Dass der Regisseur alle Zauberelemente der Handlung verweigert, macht die Chose nicht gerade spannender. Es ist also kein Rheingold zu sehen, weder in der Eröffnungsszene noch am Ende, wenn die von den Riesen als Faustpfand verschleppte Freia in Edelmetall aufgewogen wird. Und auch der Tarnhelm funktioniert nicht, Alberich verwandelt sich weder in den „Riesenwurm“ noch in die Kröte, sondern ist hier nur ein irrer Laborleiter, der schlussendlich in die Psychiatrie eingewiesen wird. Dafür müssen die Götter Donner und Froh im Finale, das hier eine Betriebsfeier ist, blöde Zaubertricks vorführen. Zum Fremdschämen.

Wenn es darum geht, aus ihren Rollen Charaktere zu machen, müssen sich die Solist:innen also ganz auf ihre Stimmen verlassen.
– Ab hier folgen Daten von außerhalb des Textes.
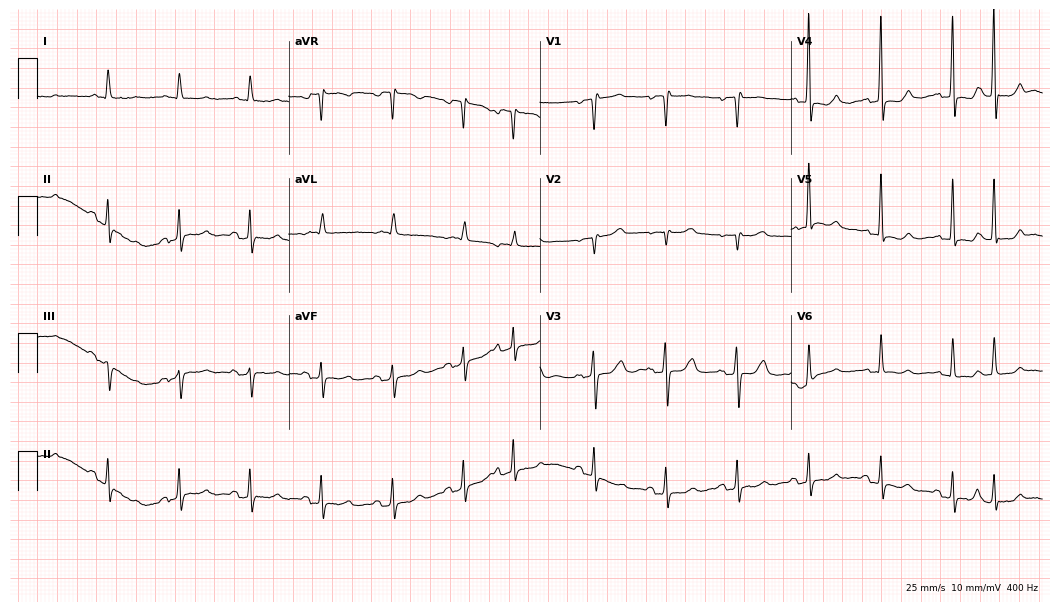
12-lead ECG from a 75-year-old female. No first-degree AV block, right bundle branch block (RBBB), left bundle branch block (LBBB), sinus bradycardia, atrial fibrillation (AF) or sinus tachycardia recorded for this tracing. Other findings, if any, are not listed.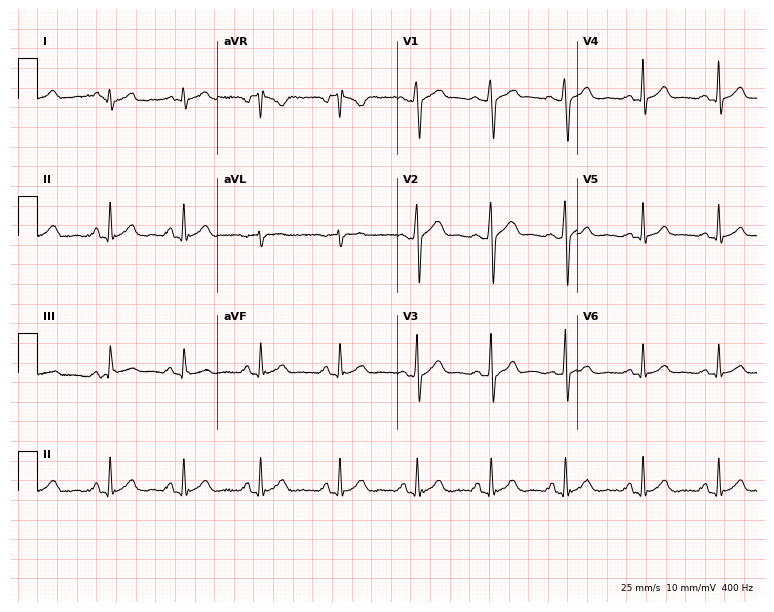
Electrocardiogram, a male, 24 years old. Of the six screened findings (first-degree AV block, right bundle branch block, left bundle branch block, sinus bradycardia, atrial fibrillation, sinus tachycardia), none is recorded. Other findings, if any, are not listed.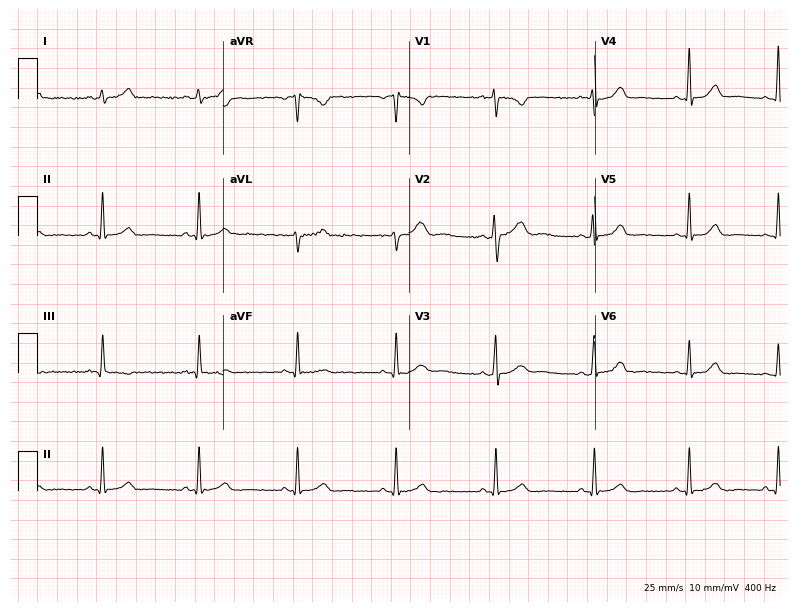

Für Michael Volle stellt das natürlich kein Problem dar, sein Wotan ist ein akustisches Chamäleon, kann seriös-sonor klingen wie ein Tagesschau-Sprecher, aber eben auch poltern, schleimen, verschwörerisch flüstern, selbstmitleidig jammern. Claudia Mahnkes Göttergattin tritt als starke Frau auf, vokal absolut klar und kraftvoll, weit entfernt von den hysterischen Frickas, die üblicherweise durch den „Ring“ geistern. Als Riese Fasolt beeindruckt Mika Kares mit seinem wahrlich hünenhaften Bassbariton, Johannes Martin Kränzle singt den Alberich facettenreicher, als er ihn spielen darf.  

Geht es Dmitri Tcherniakov um Realismus, will er eine Farce aus dem Forschermilieu erzählen? Warum aber kann Alberich, der zu Beginn ein verkabelter Proband in einem Labor ist, die auf dem Flur herumlungernden Rheintöchter durch die Glasscheiben problemlos verstehen? Warum schreitet keiner der im Hintergrund zuschauenden Wissenschaftler ein, als er – von seiner Libido getrieben –, beginnt, im Labor zu randalieren?

Für die kommenden drei Premierenabend bleibt also nur, sich an Rolando Villazons Weisheit zu halten: „Wenn man es schafft, nur das Gute zu nehmen, bekommt man Schönheit, die Welt wird kurz besser.“

Der RBB sendet die weiteren „Ring“-Premieren am live auf seiner Welle „RBB Kultur“, am 6. und 9. Oktober jeweils ab 16 Uhr. Arte strahlt „Rheingold“ am 29. Oktober aus, ab dem 19. November wird dann der gesamte Staatsopern-„Ring“ unter www.arte.tv/concert abrufbar sein.